* **Work to complete**: Only the pictures are dropped. Restate each line below word for word.

* **Provided data**:
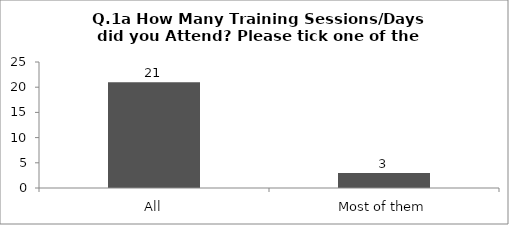
| Category | Q.1a How Many Training Sessions/Days did you Attend? Please tick one of the answers below |
|---|---|
| All | 21 |
| Most of them | 3 |
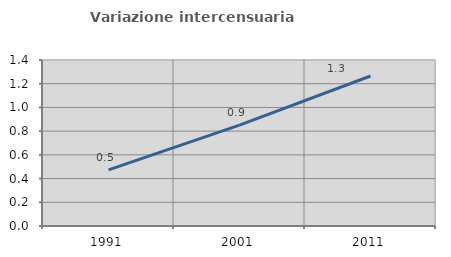
| Category | Variazione intercensuaria annua |
|---|---|
| 1991.0 | 0.474 |
| 2001.0 | 0.851 |
| 2011.0 | 1.265 |

* **Reply to the exercise**:
| Category | Q.1a How Many Training Sessions/Days did you Attend? Please tick one of the answers below |
|---|---|
| All | 21 |
| Most of them | 3 |
| Category | Variazione intercensuaria annua |
|---|---|
| 1991.0 | 0.474 |
| 2001.0 | 0.851 |
| 2011.0 | 1.265 |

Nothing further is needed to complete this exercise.